LA COUR (neuvième chambre),

composée de MM. S. Rodin, président de chambre, D. Šváby (rapporteur) et N. Piçarra, juges,

avocat général : M. M. Campos Sánchez-Bordona,

greffier : Mme V. Giacobbo-Peyronnel, administratrice,

vu la procédure écrite,

considérant les observations présentées :

– pour Vert Marine SAS, par Me F. Dereux, avocat,

– pour le gouvernement français, par M. P. Dodeller ainsi que par Mmes A.-L. Desjonquères et C. Mosser, en qualité d’agents,

– pour le gouvernement hellénique, par Mmes A. Dimitrakopoulou, D. Tsagkaraki et L. Kotroni, en qualité d’agents,

– pour la Commission européenne, par MM. J.-F. Brakeland et P. Ondrůšek ainsi que par Mme L. Haasbeek, en qualité d’agents,

vu la décision prise, l’avocat général entendu, de juger l’affaire sans conclusions,

rend le présent

Arrêt

1 La demande de décision préjudicielle porte sur l’interprétation de l’article 38, paragraphes 9 et 10, de la directive 2014/23/UE du Parlement européen et du Conseil, du 26 février 2014, sur l’attribution de contrats de concession (JO 2014, L 94, p. 1).

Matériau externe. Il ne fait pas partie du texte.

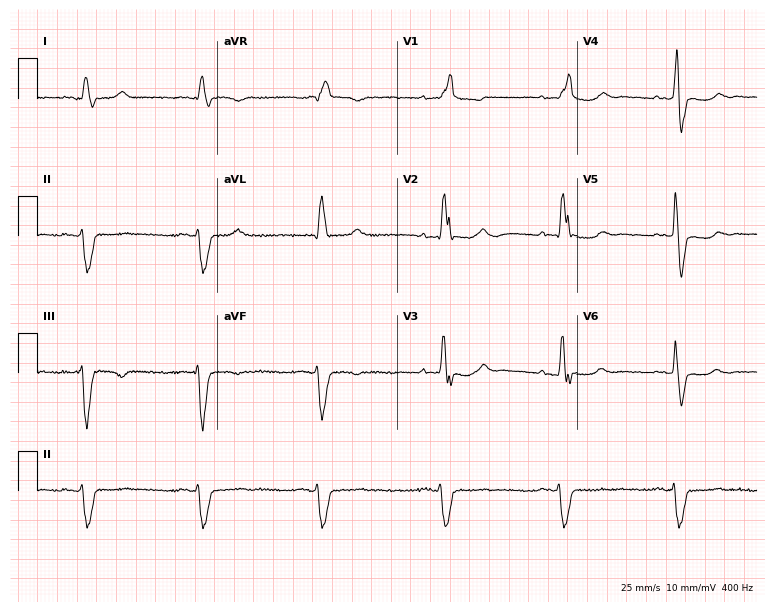
12-lead ECG from a 65-year-old man. Shows right bundle branch block, sinus bradycardia (a sinus rate of 50 beats per minute or less).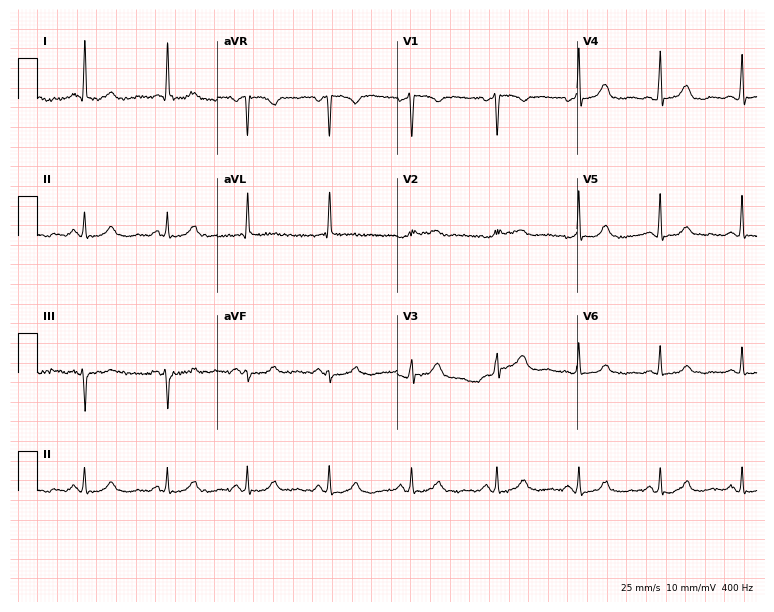
Electrocardiogram (7.3-second recording at 400 Hz), a 70-year-old woman. Of the six screened findings (first-degree AV block, right bundle branch block (RBBB), left bundle branch block (LBBB), sinus bradycardia, atrial fibrillation (AF), sinus tachycardia), none is recorded.

2 Cette demande a été présentée dans le cadre d’un litige opposant Vert Marine SAS au Premier ministre et au ministre de l’Économie et des Finances (France) au sujet d’une demande d’abrogation de certaines dispositions du décret nº 2016-86, du 1er février 2016, relatif aux contrats de concession (JORF du 2 février 2016, texte n° 20), présentée par cette société.

Le cadre juridique

Le droit de l’Union

3 Le considérant 71 de la directive 2014/23 énonce :

« Il convient cependant de laisser aux opérateurs économiques la possibilité de prendre des mesures de mise en conformité visant à remédier aux conséquences de toute infraction pénale ou faute et à empêcher effectivement que celles-ci ne se reproduisent. Il pourrait notamment s’agir de mesures concernant leur organisation et leur personnel, comme la rupture de toute relation avec des personnes ou des organisations impliquées dans ces agissements, des mesures appropriées de réorganisation du personnel, la mise en œuvre de systèmes de déclaration et de contrôle, la création d’une structure d’audit interne pour assurer le suivi de la conformité et l’adoption de règles internes de responsabilité et de réparation. Lorsque ces mesures offrent des garanties suffisantes, l’opérateur économique concerné ne devrait plus être exclu pour ces seuls motifs. Les opérateurs économiques devraient avoir la possibilité de demander que soient examinées les mesures de mise en conformité prises en vue d’une éventuelle admission à la procédure d’attribution d’une concession. Cependant, il convient de laisser aux États membres le pouvoir de déterminer les conditions procédurales et matérielles exactes applicables dans ces cas de figure. Ils devraient, en particulier, être libres de décider de laisser à chaque pouvoir adjudicateur ou entité adjudicatrice la possibilité d’effectuer les évaluations pertinentes ou de confier cette tâche à d’autres pouvoirs à un niveau central ou décentralisé. »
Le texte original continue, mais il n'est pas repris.